Раскол. Книга II. Крестный путь
Шрифт:
В конце марта в седьмом часу дня пришел в боярскую усадьбу Морозовых соловецкий келарь Феоктист. Решил брата повидать. (Таился-то юрод вроде бы в глубоком схороне за высокими стенами, однако вся Москва ведала, что у боярони Морозовой скрылся: но патриаршьи власти медлили, не забирали беглеца; знать, ждали своего часа.)
Иван Глебович с неразлучным карлою только что вернулись из царского похода в Троицкий монастырь, ради субботнего дня намылись в баньке, приняли по чаре романеи и уселись играть в тавлеи. Феодор упрямо торчал за спиной карлы, дышал тому в затылок, суписто дозирал за игроками, презирая мирскую забаву; бояроня не утерпела, спустилась из светлицы, соскучившись по сыну, не сводила с него любовного
Карла легко дурил хозяина, объегоривал всякий раз, умело ставил кулемки и пасти на пути шашек господина, далеко проникал в игру. Но Иван с улыбкою, без обиды и жесточи принимал поражения, не порол горячки, не скидывал на пол шашечницу и не отправлял обидчика на порку в хлевище.

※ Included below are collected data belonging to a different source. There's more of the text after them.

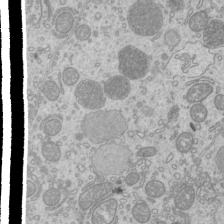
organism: Mouse
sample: Cilia; mouse epididymis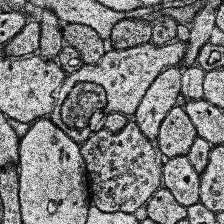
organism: Human
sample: Temporal Lobe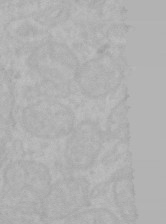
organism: Mouse
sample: Choroid plexus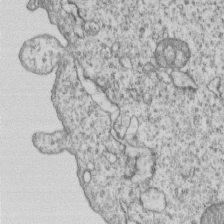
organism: Human
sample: MDA-MB-231 cells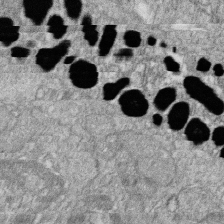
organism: Zebrafish
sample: Cilia; retinal pigment epithelium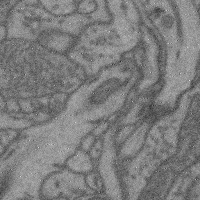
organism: Mouse
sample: Cerebral cortex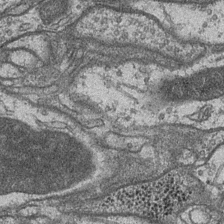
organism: Drosophila
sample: Optic medulla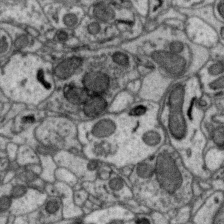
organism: Zebra finch
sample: Brain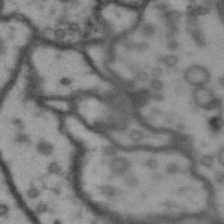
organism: Drosophila
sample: Brain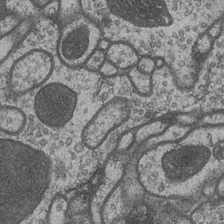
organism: Drosophila
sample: Optic medulla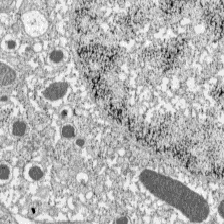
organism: C57BL Mouse
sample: Pancreatic islet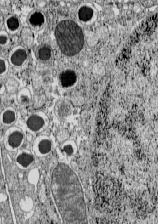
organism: C57BL Mouse
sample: Pancreatic islet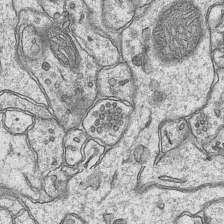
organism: Mouse
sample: CA1 Hippocampus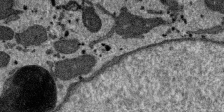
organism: Human
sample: Lung epithelial cells, uninfected (mock) control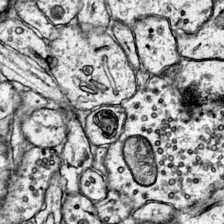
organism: Mouse
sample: Primary visual cortex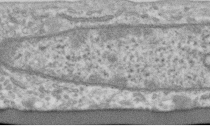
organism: Human
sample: Centriole in RPE cells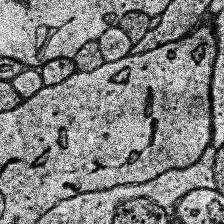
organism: Human
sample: Temporal Lobe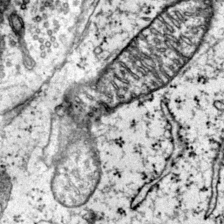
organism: Mouse
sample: Primary visual cortex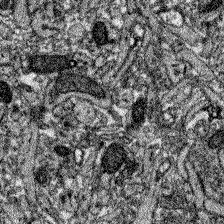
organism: Zebrafish
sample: Larval olfactory bulb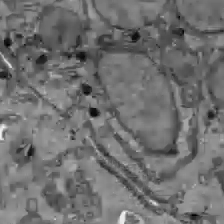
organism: C57BL Mouse
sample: Liver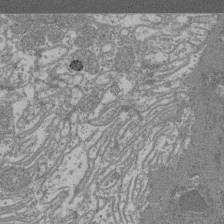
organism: Mouse
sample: Glomerulus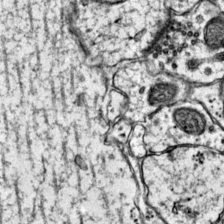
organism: Mouse
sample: Primary visual cortex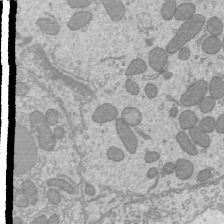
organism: Mouse
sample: Cilia; mouse epididymis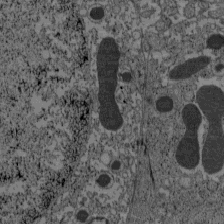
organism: C57BL Mouse
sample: Pancreatic islet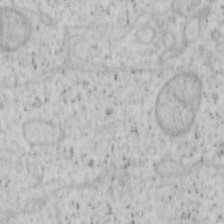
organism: Human
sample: HeLa cells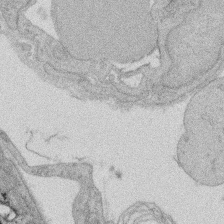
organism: Rat
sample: Salivary granule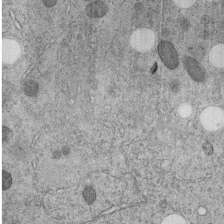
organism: C. elegans
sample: C. elegans embryo early stage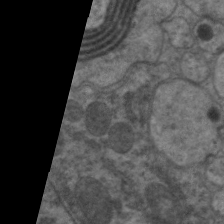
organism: C. elegans
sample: Pharynx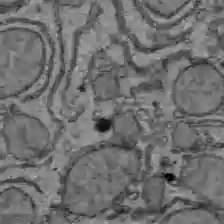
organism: C57BL Mouse
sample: Liver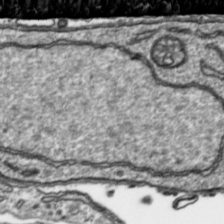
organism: Toxoplasma gondii
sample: Parasites in a vacuole inside a host cell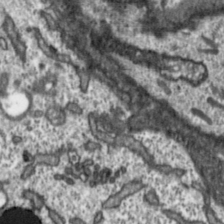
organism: Toxoplasma gondii
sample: Parasites in a vacuole inside a host cell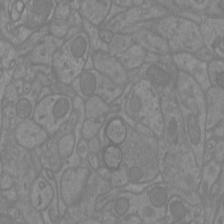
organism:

– Нет, не быть мыши лисою, Иван Глебович, как ни пыхти, – травил карла юношу и возводил очи горе, не скрывая насмешек. – Да ты не переживай, стольник. Эка беда. Скоро окольничим станешь, лупить меня будешь батожьем… Не все тебе радость, но и мне крохи. Эх, парень, век бы веселился, кабы горя не знал. Дал Бог ума палату, да не в тую голову…
В год с шутовской свадьбы переменился Захарка, обмужичел: ныне волосы серебристо-седым бобром, глаза черемховой темени вылупились, норовят вылиться из обочий и будто всегда полны печальных слез, тонкие губы в язвительном изломе.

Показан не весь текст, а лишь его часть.